# Atlantic City Report



## KT_UMCP (Oct 11, 2005)

Some friends and I ventured to AC to do some fishing/gambling.

11/22: Stopped by Conways marina in Brigantine and them proceeded to fish on the old bridge right as you get into Brigantine. 7 of us fishing and caught all different species of fish. Mix bags of blues (cocktail/snappers) flounders (2, biggest was 15") searobin, bunch of black sea bass in which 2 were keepers, skate, porgies, toadfish. Most catches were black sea bass.

11/23: Went to Conways and rented out a pontoon boat for a full day at only $240 which included gas. We wanted to venture out to the inlet and pass but the weather was'nt holding and white caps all over so we stayed inside the back bay and started to drift fish near the channel. Caught some decent size blues (biggest was 20") A huge kingfish (17") alot of sand sharks. Other boats were targeting flounders as I saw them jigging bucktails. Only ended up fishing for 4 hours Conway's refunded us back $100. GREAT people and service at Conway's. Fresh bait and thier service and friendlness is uncomparable. Picked me up and PENN calcutta baitrunner real for $67.00 which was 10% off. Wanted to pick up alot more from my winnings at Borgata but they did'nt have the selection in rods that I was looking for.

11/23 afternoon: I did alot of study of AC fishing and 3 of us decided to had out to the famous T-jetty located by Showboat while the others went back to gamble and yes that awful green highrise condo. Parked right by the boardwalk and decided to scope out the place and see what type of action was going on and scoping the waters for what gears we were to bring out for the occassion. Brought out one heaver and casting rod a piece and used articificails since there were an abundabce of mullets running through. Report ot to good, caught tons of little sandsharks and some skates. Caught couple snapper blues a weakfish, that's about it. That part of town has some very shaddy characters. I believe it now when i read a post of people being threatened and robbed. That T-jetty and areas I know has huge potentials. You can feel the potential it has. Wanted to go to IBSP but time ran out. 

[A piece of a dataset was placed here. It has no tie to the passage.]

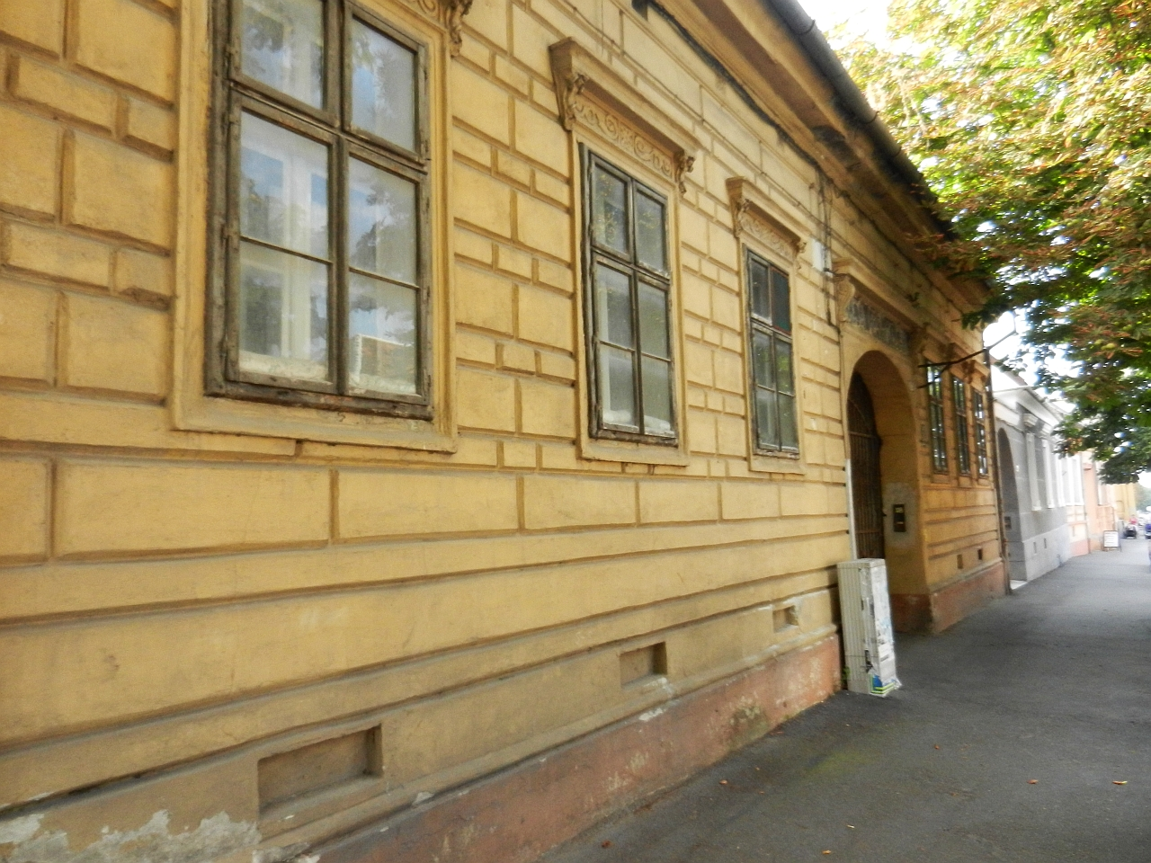 Casa monument istoric (Lunga 139)
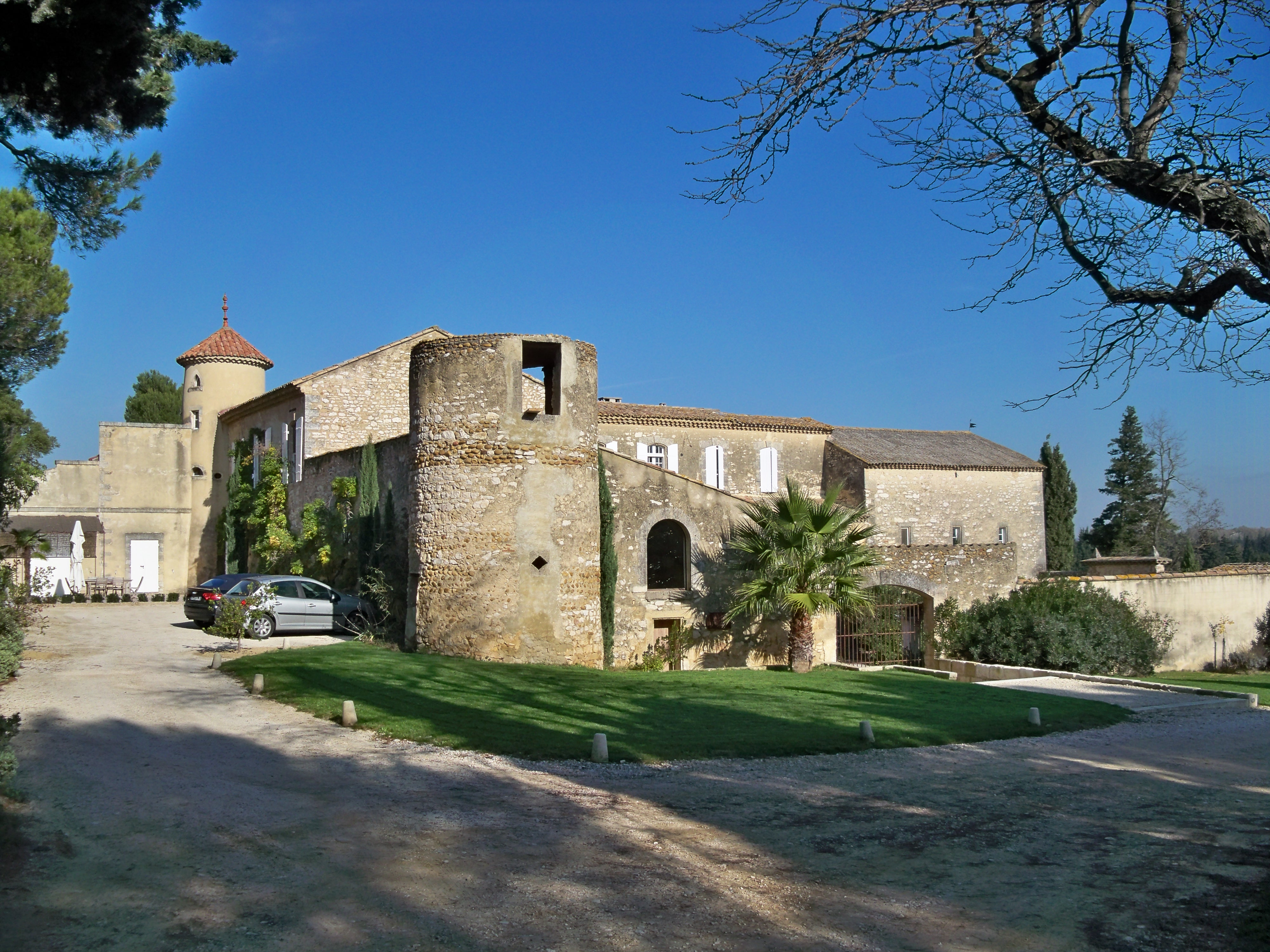 Prieuré de Montézargues, Tavel (30)
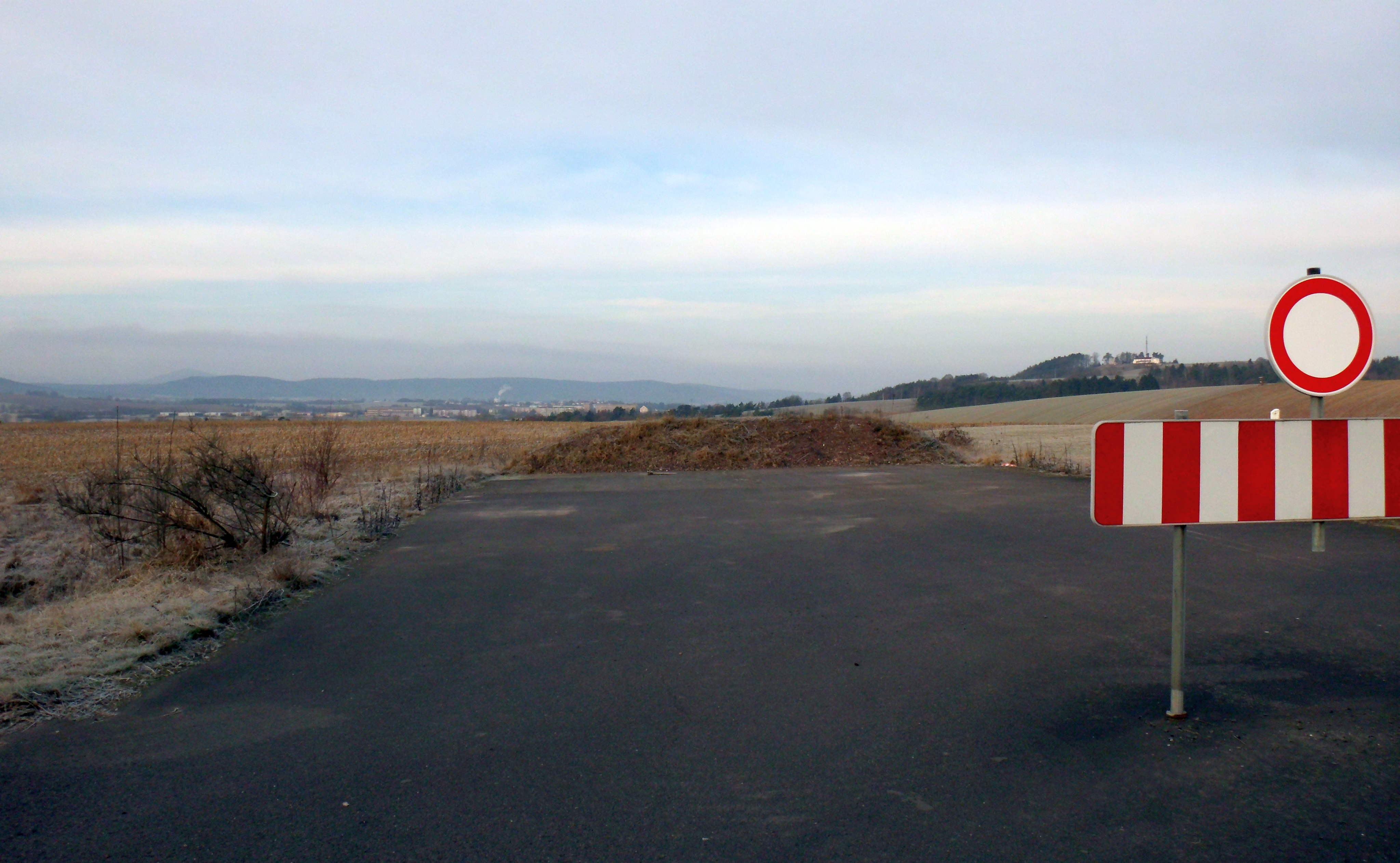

11/23 night. Me and friend gambled till 8am.

Highlight of the 4 day trip, Being with friends and fishing and earning my black label card at Borgata in 3 days and bringing back home 16 yes 16 house special hoagies from the White House: PRICELESS


----------



## RuddeDogg (Mar 20, 2004)

*Great report KT*

Thanks for posting.


----------



## al bundy (Aug 11, 2006)

*11/22 11/23*

11/22 11/23


----------



## KT_UMCP (Oct 11, 2005)

*haha honest mistake*

Meant 9/22 and 9/23


----------



## Big Rad (May 19, 2003)

*So do you wanna*

drop off one of dem hoagies for a brother? I can't go to AC without picking up a couple. If you wanted to catch some tog......

There is a hotel called the Flagship down in da shadier part of town. The "beach" and rock jetty's are right out in front. Go past the Flagship to a sand beach. Walk back to the first rock jetty and slay the tog. Crab is the ticket.  There is also a first class bait store down the street that runs parallel to the hotel. Folks don't mess with the fisherpeoples cause they usually carry knives   ...

Seriously there were no problems when I was down there for a week


----------



## mike907 (Jan 7, 2004)

Where is Conway's?


----------



## KT_UMCP (Oct 11, 2005)

*Conways Marina*

It's about a mile and 1/2 into Brigantine on the left side once you get off the bridge entering into Brigantine from AC. They have center console boat rentals 16' for $140 (8hour rental) and i believe $80 for a half day (4 hour rental) and a 21' pontoon boat for $240 (8 hour rental) and $120 or so for a 4 hour rental. All 7 of us fished pretty comfortably on the pontoon. All gas is provided with the rental price plus a cooler and a minnow bucket live well for the boat. And yes you are allowed to drink all the alcohol you like on the boat so long as the person operating the boat doesnt drink more then one beer (so they say)

Do a google search for "Conways Marina,Brigantine" All there mullets are fresh and not frozen and their supplies are at a reasonable price plus all there rods and reels are marked 10% off. I would suggest to go to the old bridge and get a cast net and catch some mullet off their, plenty of them around. I picked up the PENN Captiva 6000 Baitrunner for less then $67.


----------



## rgking03 (Mar 20, 2005)

*AC Fishing*

Another good spot to try next time down is the LongPort Jetties and the Brig South jetty that is forming the inlet wall. Another place is at Gardners Basin straight across from the Coast Guard Station at Farley's Marina there is a 30 ft hole just in front of that sea wall. Just remember to keep dropping that dime over the next 6 months to keep your black label at the Big B. Believe me I used to work there.


----------